# RE: How to Pose and Light for Portraits of Bigger People



## AgentDrex (Jun 29, 2011)

A few of my friends are, how would you say, a little heavier.  If I take photos of them, what is the best way to pose and light them?  I know head-shots would work but I'm thinking in terms of including their whole person in the photo.

I don't have lights, I use natural lighting (in my case, the sun) and a homemade reflector.  But please include lighting tips with actual lights as well...I will end up putting together a nice kit at some point in the near-to-distant future...

I realize I should just search the threads for previous discussions of this topic but since I'm a jerk, I'm asking for any input......again if the case be so....

Thank you in advance for any assistance.


----------



## EPPhoto (Jun 29, 2011)

I know it's bad to shoot women and "heavier" people straight on.  I've always been told a 45 degree angle is the best and most flattering.


----------



## AgentDrex (Jun 29, 2011)

Two examples:

#1






#2


----------



## EPPhoto (Jun 29, 2011)

I think somewhere right in the middle of those two angles would be perfect.  Then you lose the belly sticking out but don't get the width issue.


----------



## Big Mike (Jun 29, 2011)

When shooting portraits, one of the first things you should do, is evaluate the subject and try to discover what their best angles will be.  Of course, it is often advisable not to accentuate people's overweightedness, but not if it creates a worse photo.

Posing will certainly be important.  As mentioned, when someone is facing the camera directly, with head and body...the camera will see their whole width, making them look their biggest.  By turning them, the camera will see less of them, thus giving the impression of less size. 
Take note of how parts of a person's body will look different, depending on their pose/position.  A big one is how the neck looks, depending on the position of the head.  If a person pulls their head back, they get more of a neck, and heavier people may get chins or rolls.  But if they push their head/jaw forward, the neck skin is taken up and stretched, thus looking better.  This isn't natural for people, so you usually have to keep reminding them to 'stick their face out'.  Also, shooting from a higher angle, and having them look up at you, will accomplish the same thing.
Having someone turn their head & neck away from the front, can also make for a better looking neck/chin etc...but while it looks better on the side they turn away from, it looks worse on the side they turn to, so be careful.  
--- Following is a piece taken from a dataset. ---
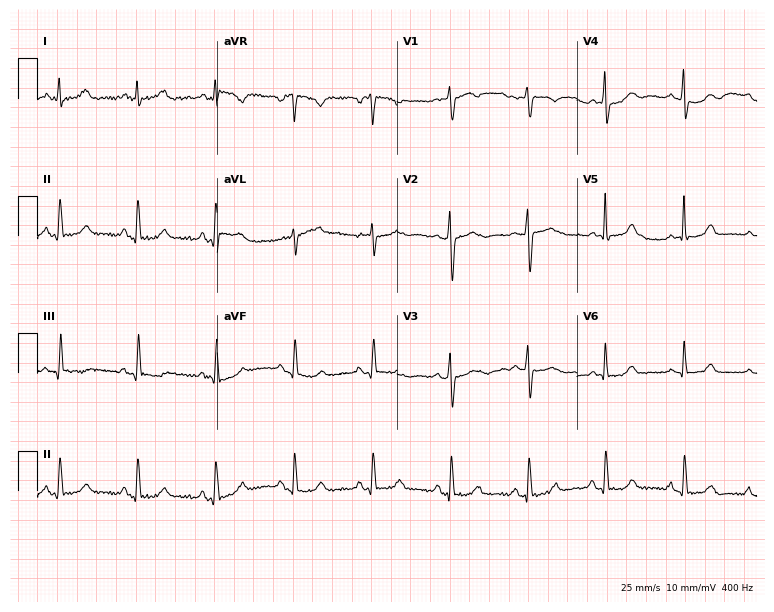
Resting 12-lead electrocardiogram (7.3-second recording at 400 Hz). Patient: a 53-year-old female. Read as a normal ECG.

Pay attention to how they are standing or leaning, and where they place their weigh.  For example, if someone puts all their weight onto one leg, that led may appear larger, but it can make the other one look slimmer.  If someone is leaning forward and puts their weight onto their hands/arms, their arms and especially shoulders will look bigger.  So sometimes you can have a great pose, but you have to ask them to shift their weight off of a leg or arm.

There is such a thing as masculine and feminine poses.  Feminine poses often involve more leaning or turning, usually with the idea that you want them to have a slight S-curve.  So if a hip is cocked one way, the head can go the same direction, giving their body a curve.  
For a masculine pose, you probably don't want them to tilt their head, although turning it is OK.  

As for lighting, especially for portraits, you can use short lighting to make people look slimmer.  Short lighting is when you light the side of their head/face that is away from the camera.  Another way of putting it, is that you are lighting the far ear, but not the close one.  This is the opposite of broad lighting.  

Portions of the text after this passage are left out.